On Thu, Feb 12, 2015 at 5:16 PM, Andrew Gacek <andrew.gacek AT gmail.com> wrote:

I'm trying to prove that a total transition system has an infinite
trace starting from any state. The problem is that I need to provide a
witness for the trace which involves defining a fixed point. This
fixed point needs to destruct an existential, but that results in an
error about incorrect elimination. I thought there might be a way
around this since I'm still doing everything within the context of a
proof. Or perhaps what I'm trying to prove isn't intuitionistically
true?

Variable state : Set.

Definition transition := state -> state -> Prop.
Variable T : transition.

Definition trace := nat -> state.

Definition total : Prop :=
  forall s, exists s', T s s'.

Theorem total_has_trace :
  total -> forall s, exists P, P 0 = s /\ forall n, T (P n) (P (S n)).
intros.
exists (fix p n := match n with
                   | 0 => s
                   | S n' => match H (p n') with
                             | ex_intro s' Hs' => s'
                             end
                   end).


The last line here results in:

Error:
Incorrect elimination of "H (p n'0)" in the inductive type "ex":
the return type has sort "Set" while it should be "Prop".
Elimination of an inductive object of sort Prop
is not allowed on a predicate in sort Set
because proofs can be eliminated only to build proofs.

Please let me know if you have any ideas about how to go about proving this.

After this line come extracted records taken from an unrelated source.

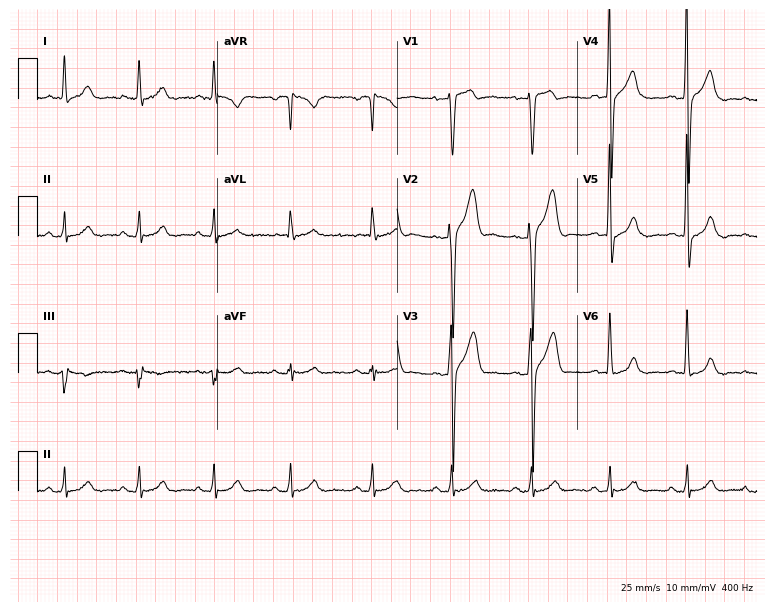
Standard 12-lead ECG recorded from a 32-year-old male patient (7.3-second recording at 400 Hz). None of these six findings is recorded: first-degree AV block, right bundle branch block, left bundle branch block, sinus bradycardia, atrial fibrillation, sinus tachycardia. Only these six findings were labelled.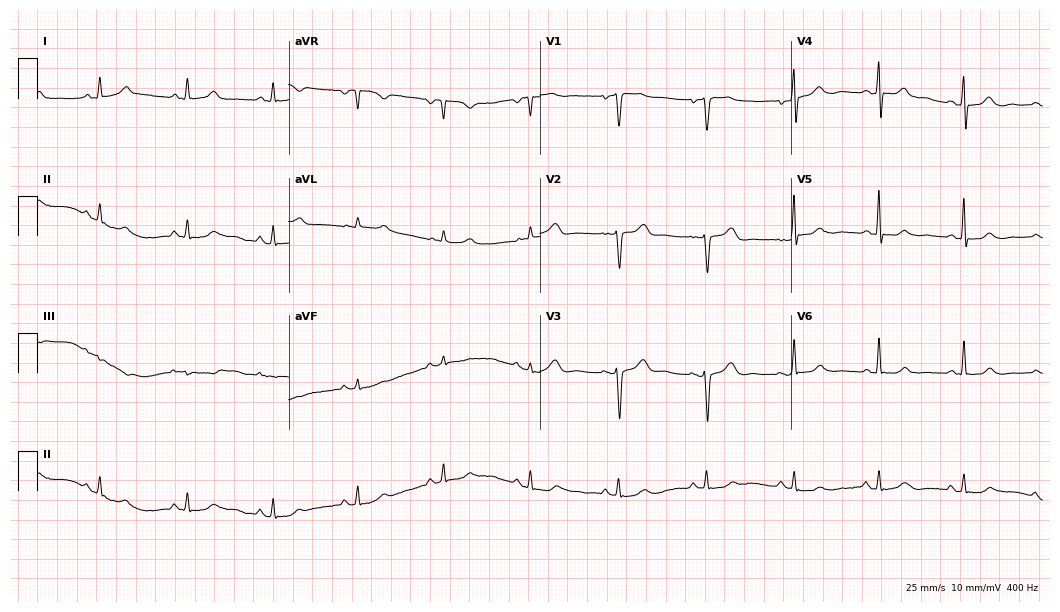
Electrocardiogram (10.2-second recording at 400 Hz), a female, 53 years old. Overall reading on record: normal ECG.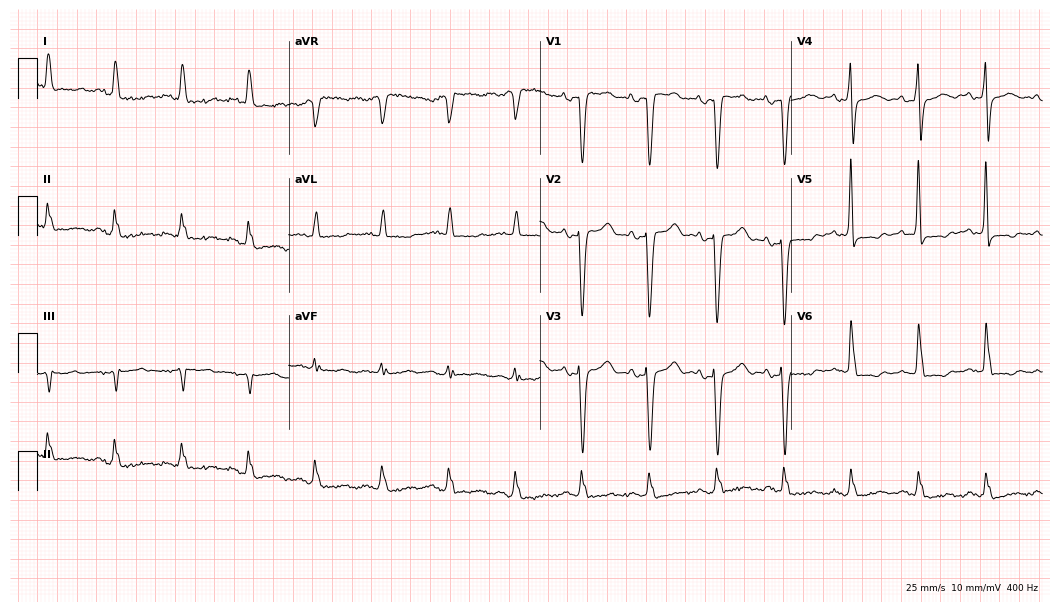
12-lead ECG from a female, 66 years old. Screened for six findings — first-degree AV block, right bundle branch block, left bundle branch block, sinus bradycardia, atrial fibrillation, sinus tachycardia — none is recorded. Only these six findings were labelled.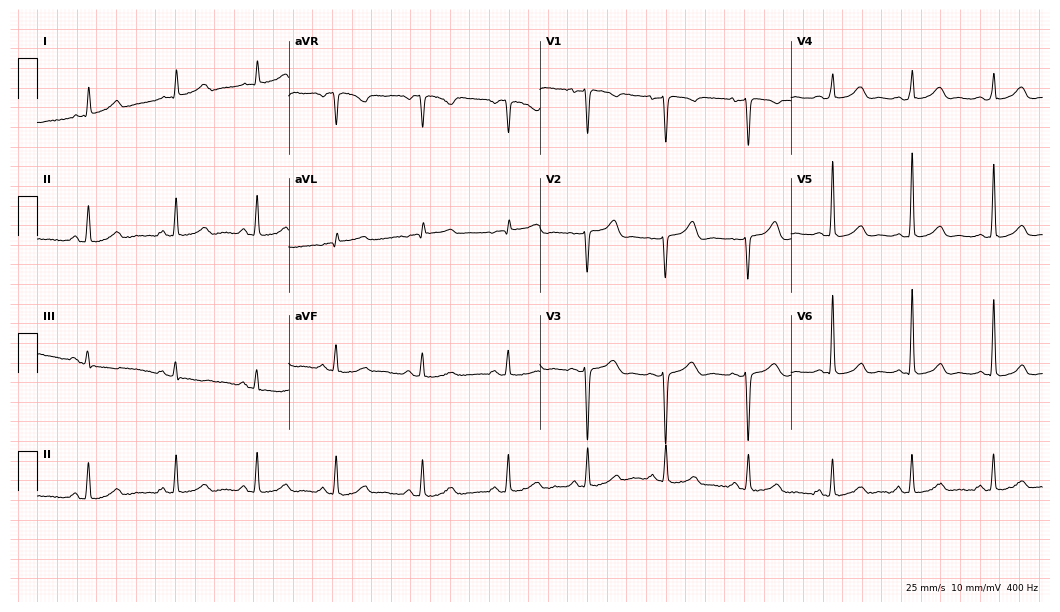
Standard 12-lead ECG recorded from a female, 51 years old. None of these six findings is recorded: first-degree AV block, right bundle branch block (RBBB), left bundle branch block (LBBB), sinus bradycardia, atrial fibrillation (AF), sinus tachycardia.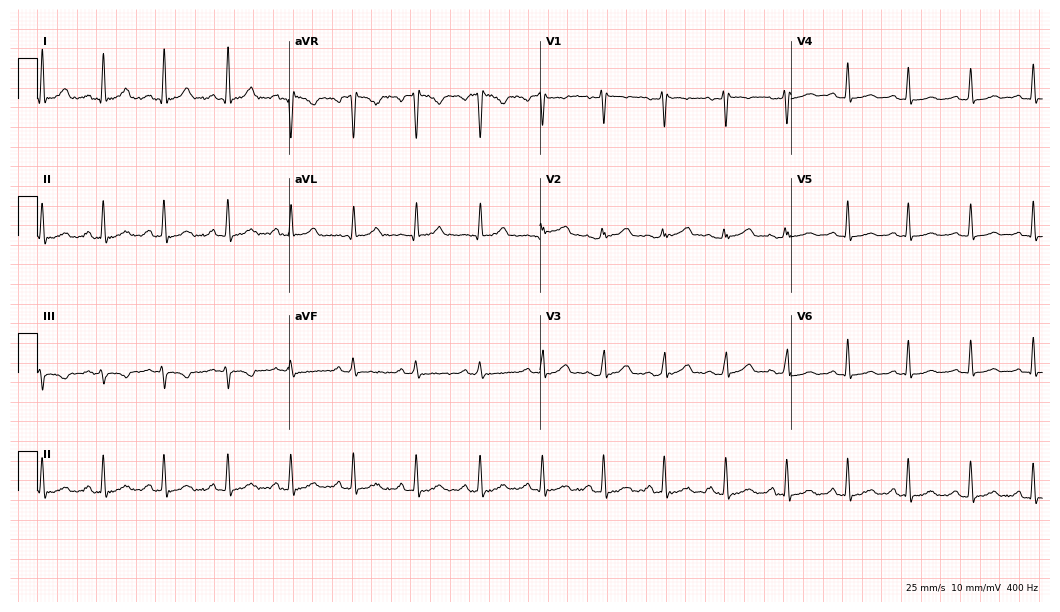
12-lead ECG (10.2-second recording at 400 Hz) from a 35-year-old female patient. Screened for six findings — first-degree AV block, right bundle branch block, left bundle branch block, sinus bradycardia, atrial fibrillation, sinus tachycardia — none is recorded. Only these six findings were labelled.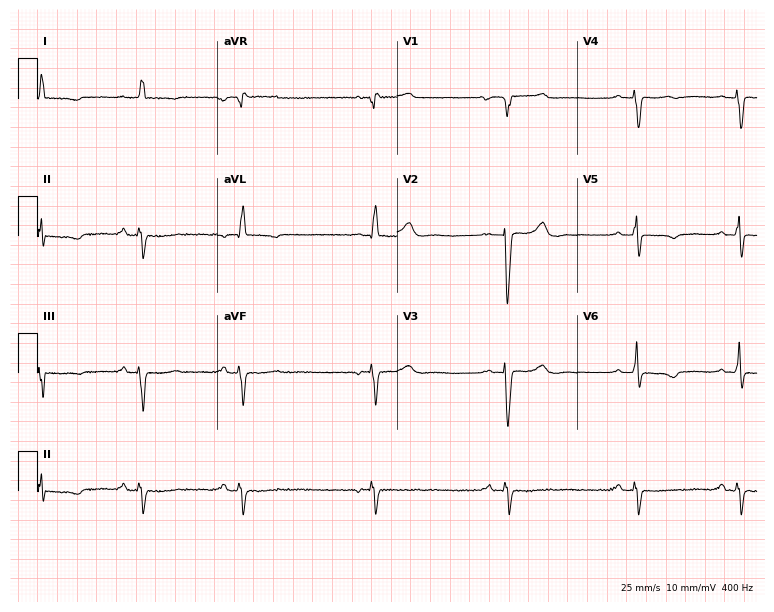
Resting 12-lead electrocardiogram. Patient: a 69-year-old female. None of these six findings is recorded: first-degree AV block, right bundle branch block, left bundle branch block, sinus bradycardia, atrial fibrillation, sinus tachycardia. Only these six findings were labelled.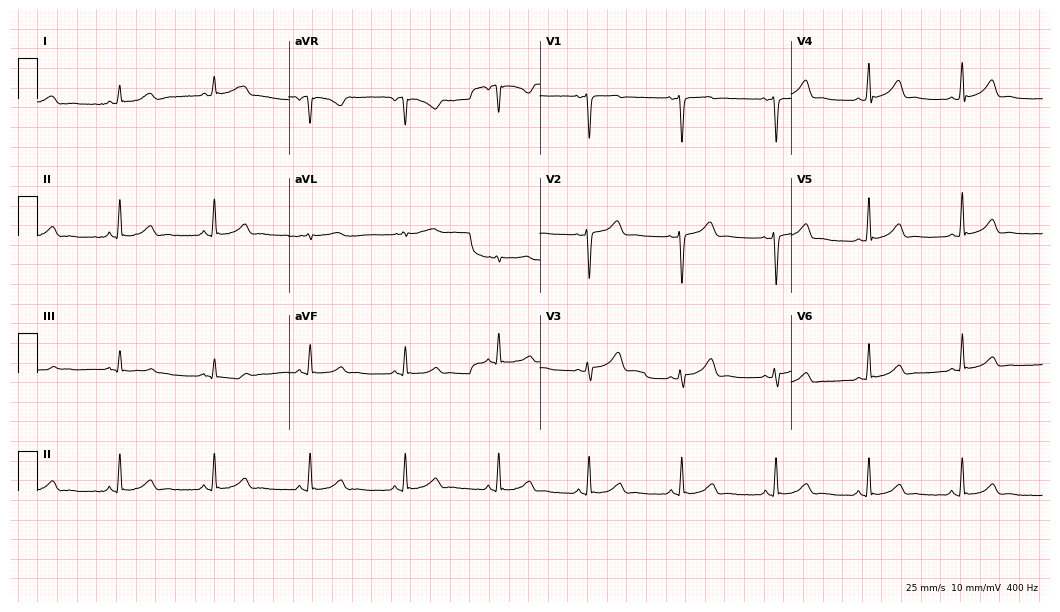
ECG (10.2-second recording at 400 Hz) — a 39-year-old woman. Screened for six findings — first-degree AV block, right bundle branch block, left bundle branch block, sinus bradycardia, atrial fibrillation, sinus tachycardia — none is recorded.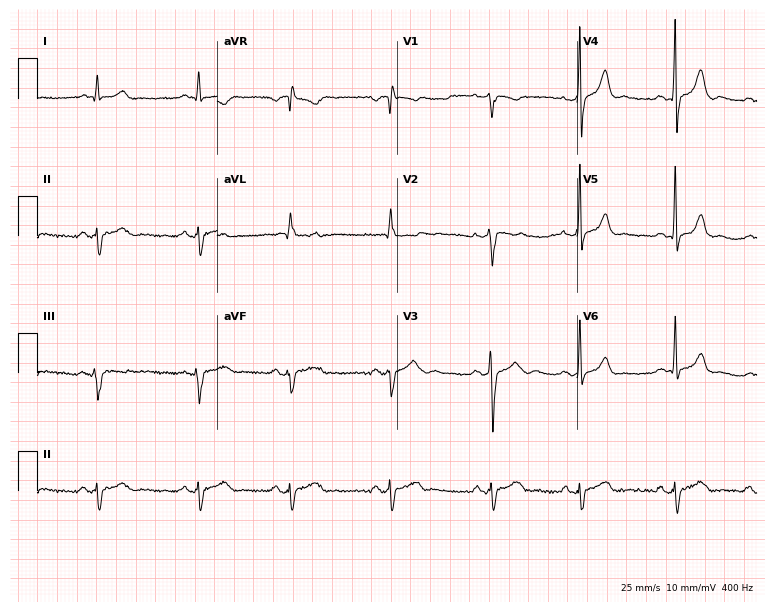
Electrocardiogram, a 22-year-old male patient. Of the six screened findings (first-degree AV block, right bundle branch block, left bundle branch block, sinus bradycardia, atrial fibrillation, sinus tachycardia), none is recorded.

This is fairly close to the axiom of (countable) dependent choice, which isn't even provable assuming excluded middle.  You might look into using the axiom of choice (Require Import Choice.)  To prove your statement, the major stepping stone would be to use the axiom of choice to prove (exists totalT : state -> state, forall s, T s (totalT s)).  The first step of total_has_trace would then be to destruct the exists statement, and then construct a fixpoint function similarly to what you did above.

-- 

Daniel Schepler